TASK STATEMENT
Restate the entries below in full, exactly as they read, but without pictures.

Data excerpts:
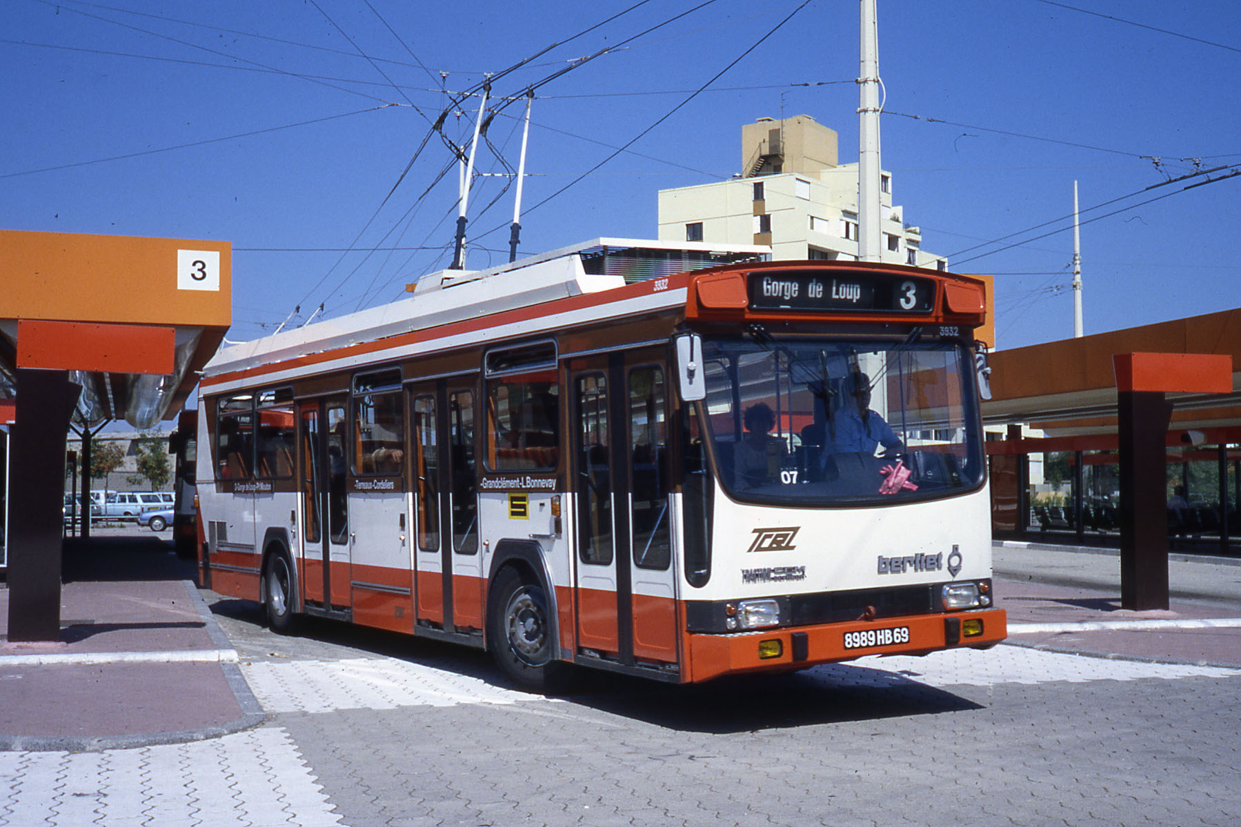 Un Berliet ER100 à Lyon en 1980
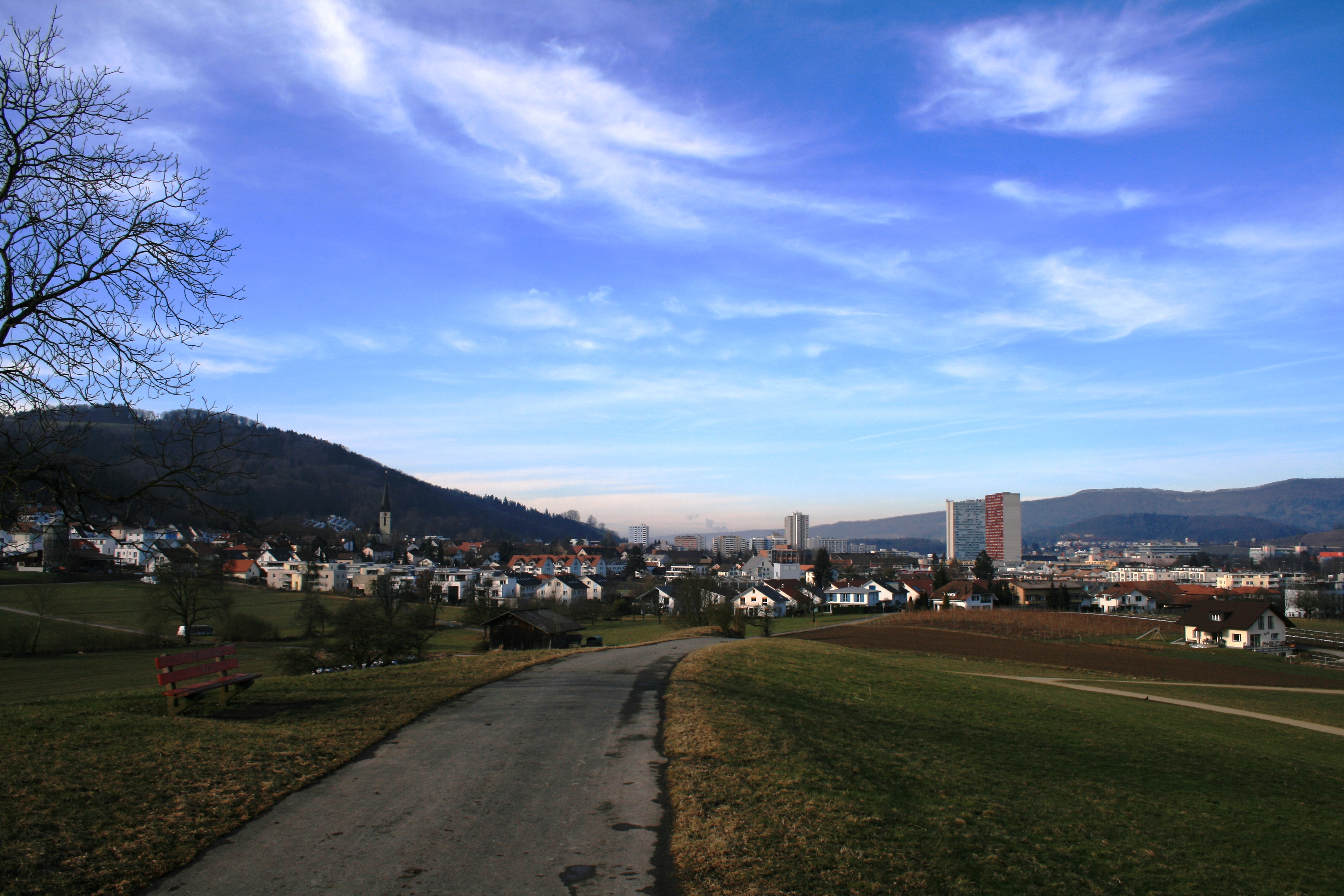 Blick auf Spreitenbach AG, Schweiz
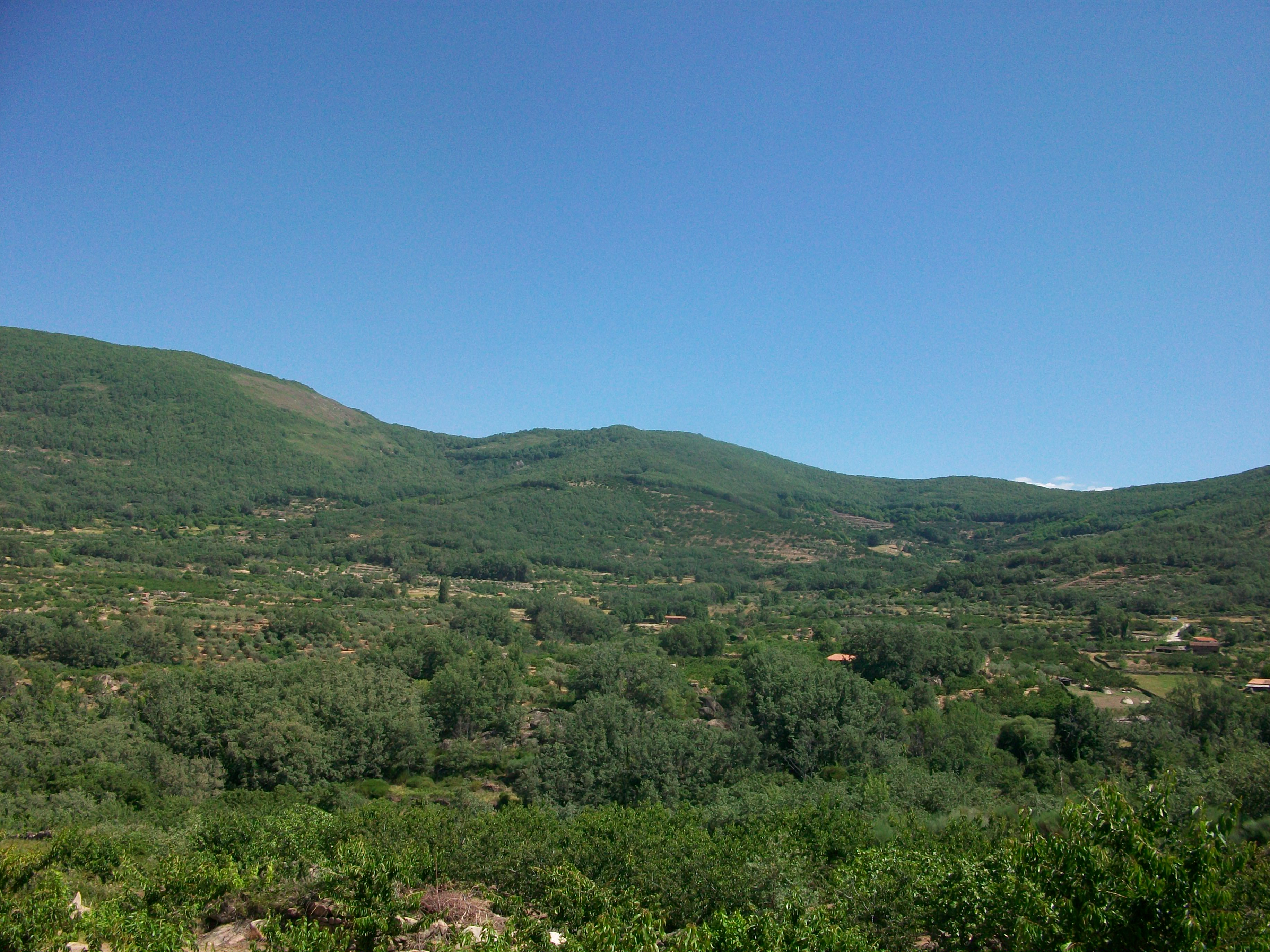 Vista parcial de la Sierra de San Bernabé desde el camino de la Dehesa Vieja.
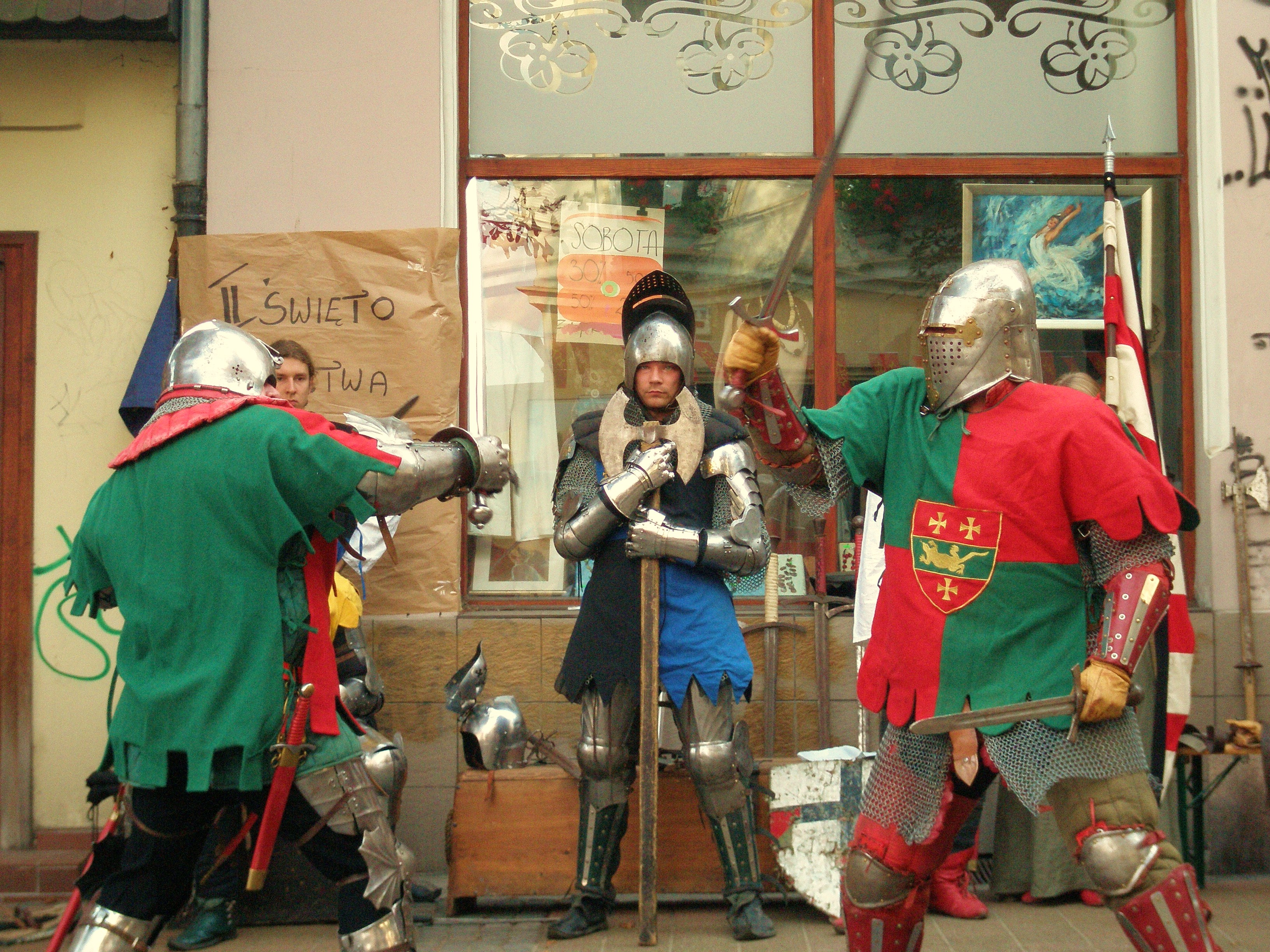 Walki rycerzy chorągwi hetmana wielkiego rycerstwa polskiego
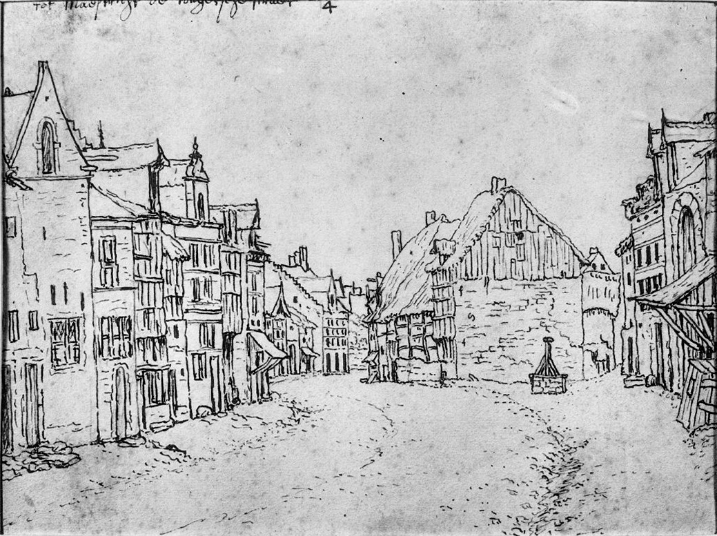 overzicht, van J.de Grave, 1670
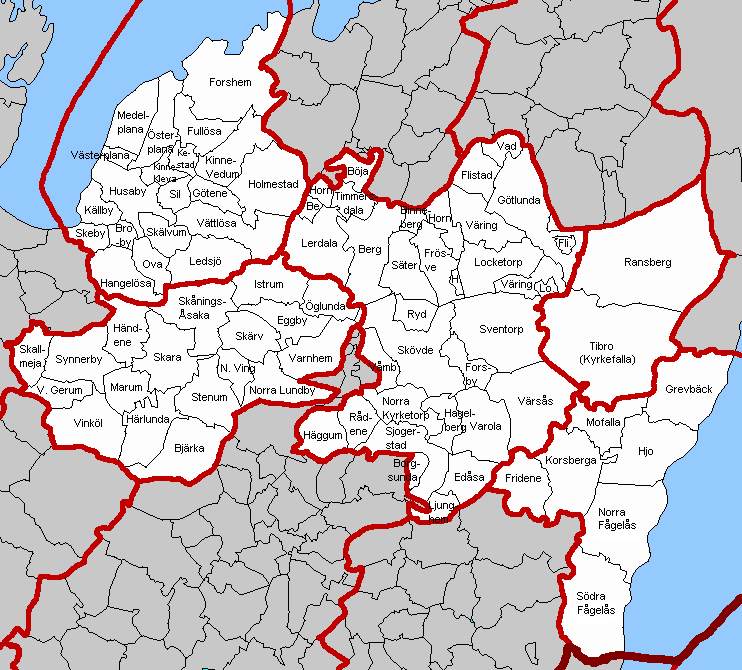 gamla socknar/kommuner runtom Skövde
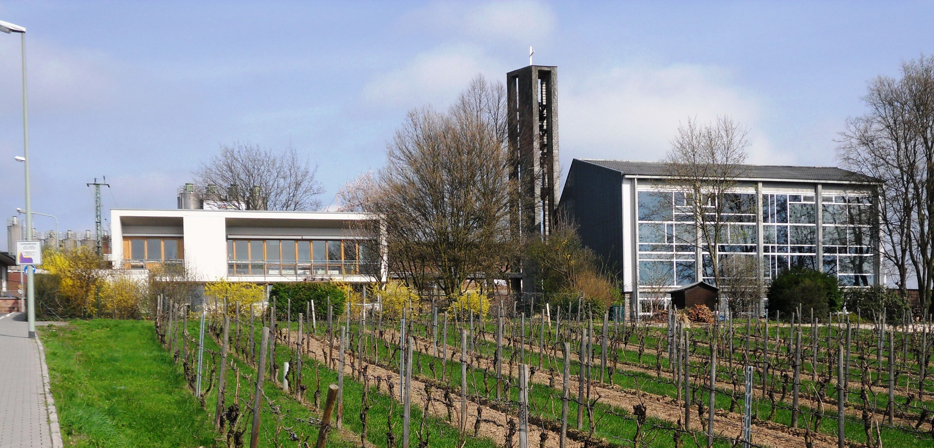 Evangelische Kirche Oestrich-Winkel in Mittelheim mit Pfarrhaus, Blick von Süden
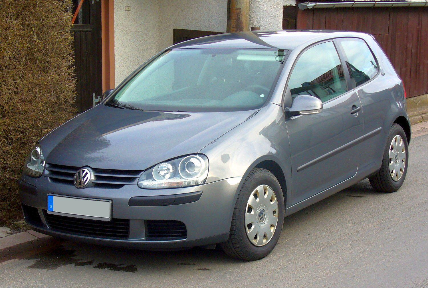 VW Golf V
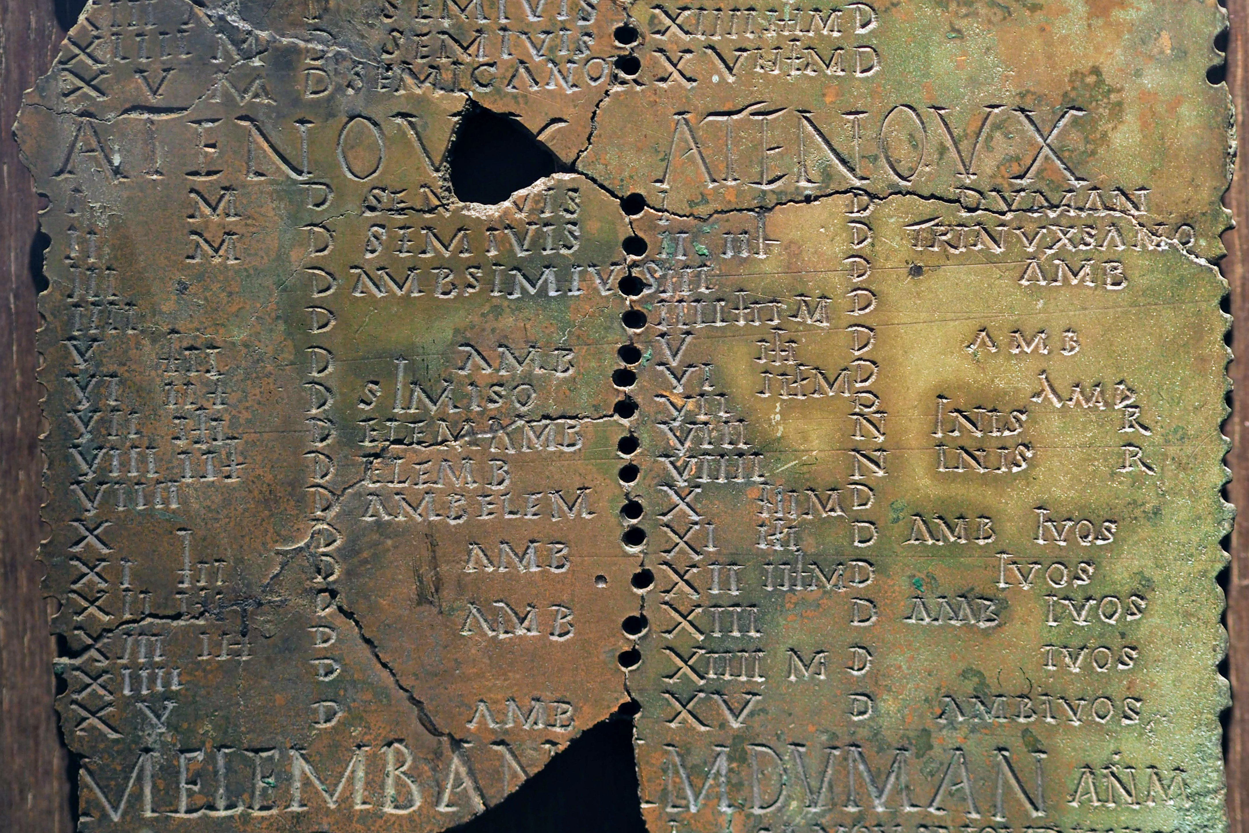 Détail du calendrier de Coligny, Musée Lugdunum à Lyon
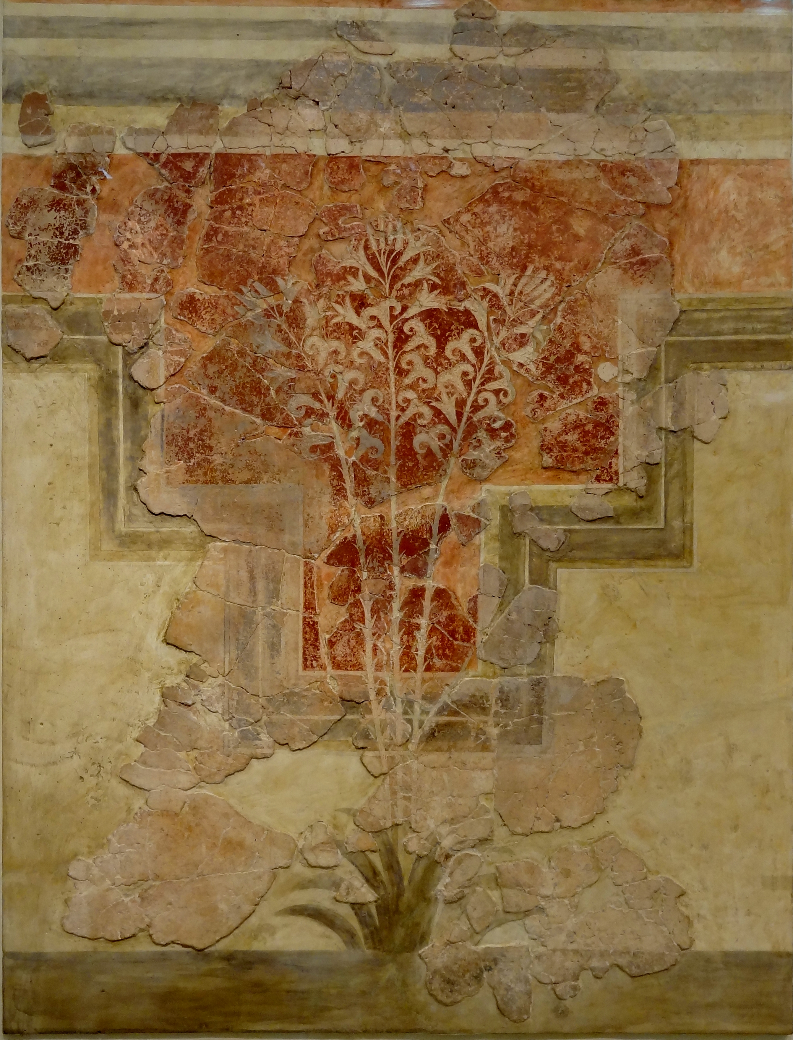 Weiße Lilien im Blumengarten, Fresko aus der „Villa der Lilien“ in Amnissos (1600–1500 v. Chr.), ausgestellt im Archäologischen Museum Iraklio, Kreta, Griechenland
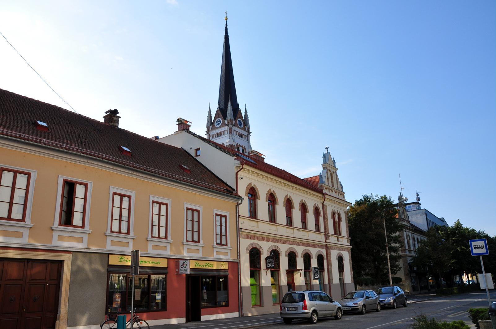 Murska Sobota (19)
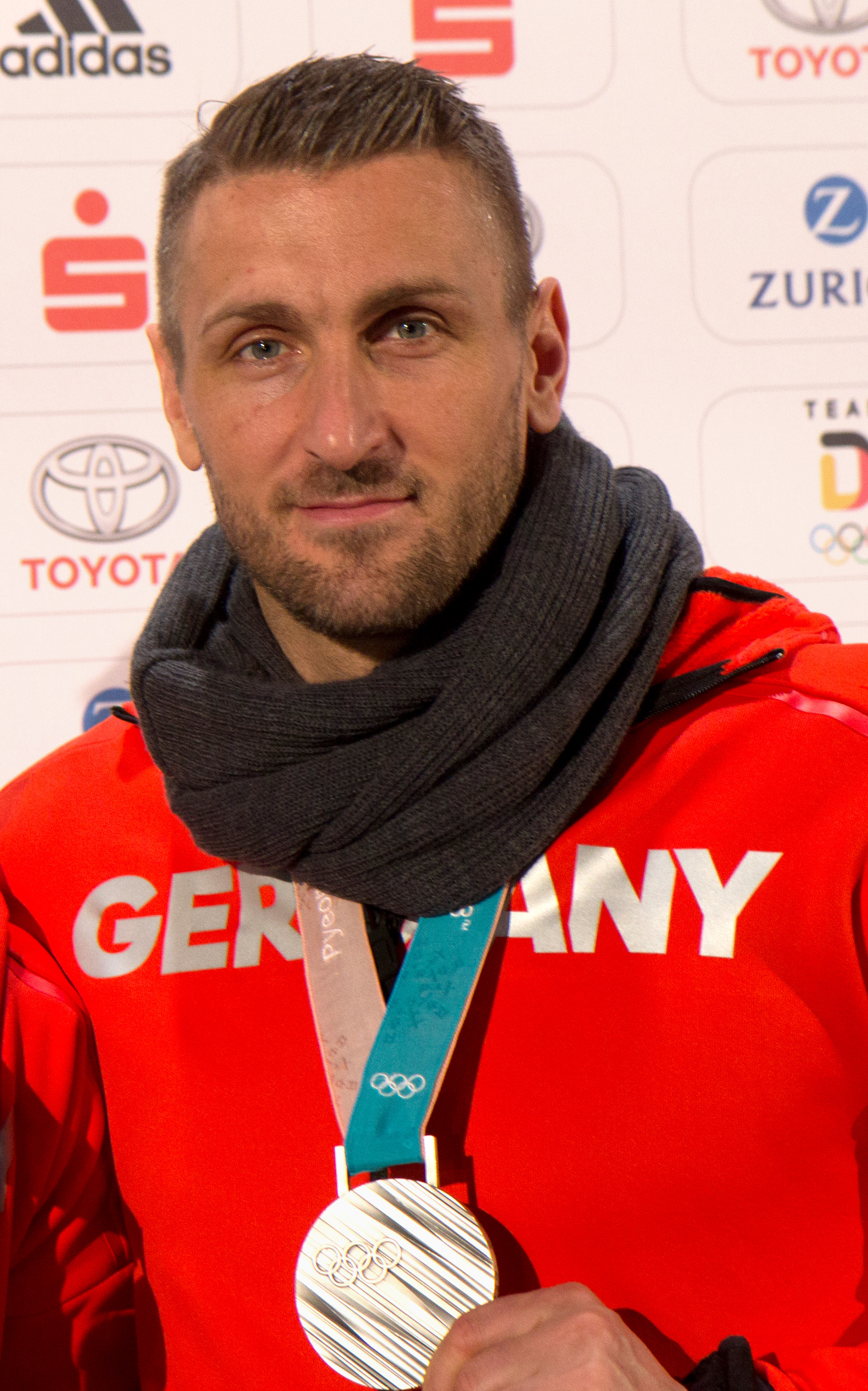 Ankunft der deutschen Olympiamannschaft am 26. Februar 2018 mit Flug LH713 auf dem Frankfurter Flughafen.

RESULT OF THIS TASK
 Un Berliet ER100 à Lyon en 1980
 Blick auf Spreitenbach AG, Schweiz
 Vista parcial de la Sierra de San Bernabé desde el camino de la Dehesa Vieja.
 Walki rycerzy chorągwi hetmana wielkiego rycerstwa polskiego
 overzicht, van J.de Grave, 1670
 gamla socknar/kommuner runtom Skövde
 Evangelische Kirche Oestrich-Winkel in Mittelheim mit Pfarrhaus, Blick von Süden
 VW Golf V
 Détail du calendrier de Coligny, Musée Lugdunum à Lyon
 Weiße Lilien im Blumengarten, Fresko aus der „Villa der Lilien“ in Amnissos (1600–1500 v. Chr.), ausgestellt im Archäologischen Museum Iraklio, Kreta, Griechenland
 Murska Sobota (19)
 Ankunft der deutschen Olympiamannschaft am 26. Februar 2018 mit Flug LH713 auf dem Frankfurter Flughafen.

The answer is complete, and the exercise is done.